En ocasiones parece que sólo quien se aleja de los sucesos puede ver realmente su naturaleza. El pez no entiende el agua. Este parece ser el caso del blogger iraní Hossein Derakhshan. El llamado “padre del blogging” en Irán, pasó seis años en una prisión en Terán por su actividad supuestamente subversiva en línea. Al salir de prisión, Derakhshan, quien era un entusiasta de las posibilidades de libertad y empoderamiento de la Web, notó que las cosas habían cambiado sustancialmente. El Internet que tanto le había entusiasmado se había convertido en algo parecido a la TV donde rige la premisa del entretenimiento. Hace seis años la divisa que regía el Internet era el hipervínculo, el cual encarnaba el espíritu original que buscaba imprimir el padre de la Red, Tim Berners Lee. Una red descentralizada y abierta de ciudadanos y científicos interconectados para distribuir información y aumentar el conocimiento.

Como es evidente para cualquier usuario, en la redes sociales lo que genera likes son las fotos y los videos. Twitter que le había apostado al texto, poco a poco se parece más a Facebook; primero fueron las fotos en los links y luego un algoritmo que ya realiza una curaduría de lo que Twitter cree que te interesa más (su propia versión de la burbuja de los filtros). En Instagram ni siquiera se permiten links (sólo en el perfil no en los posts). Esto tiene una razón muy evidente, los links tienen el potencial de hacernos salir de la burbuja y dejar de pasar tiempo en esta red social que hace de la imagen una forma de cautiverio.

En comparación con los diarios y los libros, la televisión es un medio que nos hace sentir más que pensar. Esta misma tendencia está dominando actualmente en Internet, según Derakhshan. Mientras que en un principio Internet fue modelado en base a los diarios y los libros, cada vez se parece más a la TV.
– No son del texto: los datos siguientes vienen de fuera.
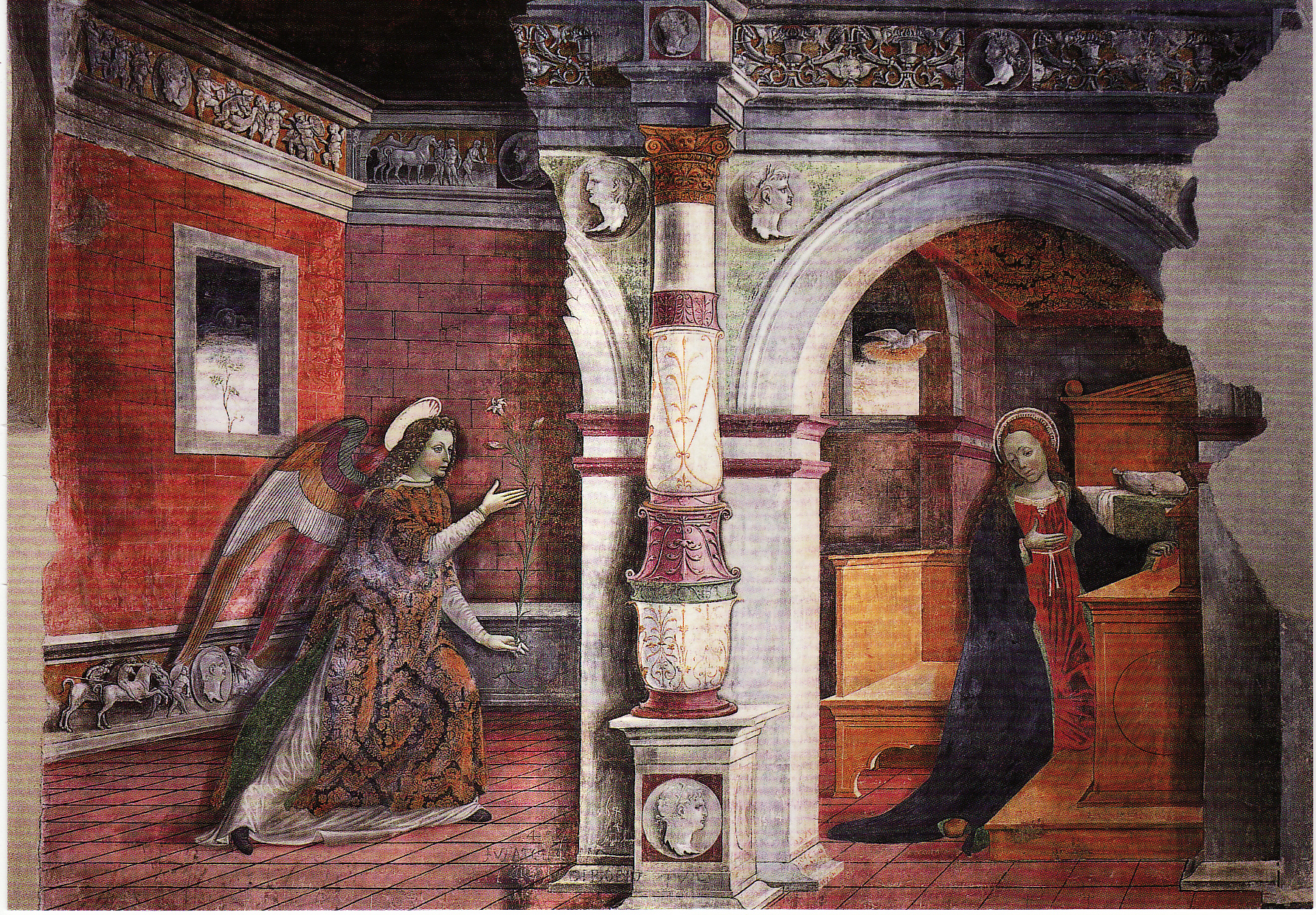 opera propria, stampa, affresco Annunciazione, licenza libera

"Al igual que la tele, ahora internet nos entretiene e incluso potencia nuestros ideales y hábitos, incluso más que en su día lo hacía la caja tonta. Más que pensar, internet nos hace sentir, y nos reconforta más de lo que estimula nuestra autocrítica. El resultado es una sociedad profundamente fragmentada, impulsada por emociones y radicalizada por la falta de contacto y de refutaciones externa", dice Derakhshan en un perspicaz artículo.
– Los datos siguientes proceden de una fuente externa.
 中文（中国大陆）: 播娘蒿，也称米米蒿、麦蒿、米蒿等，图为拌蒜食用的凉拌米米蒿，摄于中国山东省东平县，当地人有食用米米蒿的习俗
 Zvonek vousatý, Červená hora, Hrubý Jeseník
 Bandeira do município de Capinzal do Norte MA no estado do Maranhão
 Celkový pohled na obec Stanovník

Derakhshan va más allá y considera que las redes sociales están introduciendo nuevos males. "Facebook es tu propia TV personalizada". La burbuja de los filtros de las redes sociales fomenta "la comodidad y la complacencia". Vemos, por así decirlo, puros programas que nos gustan, algo de lo cual los algoritmos cuidadosamente se encargan para maximizar el tiempo de los usuarios. Así más que el debate, la sorpresa, lo desafiante, lo que nos encontramos es siempre entretenimiento. Vivimos en una era donde todo tiene como denominador común que es formulado para ser entretenido, esta es la fórmula básica de producir likes."Hace unos años la web parecía realmente poderosa, tal que me llevó a la cárcel. Hoy todo parece poco más que mero entretenimiento”, dice Derakhshan.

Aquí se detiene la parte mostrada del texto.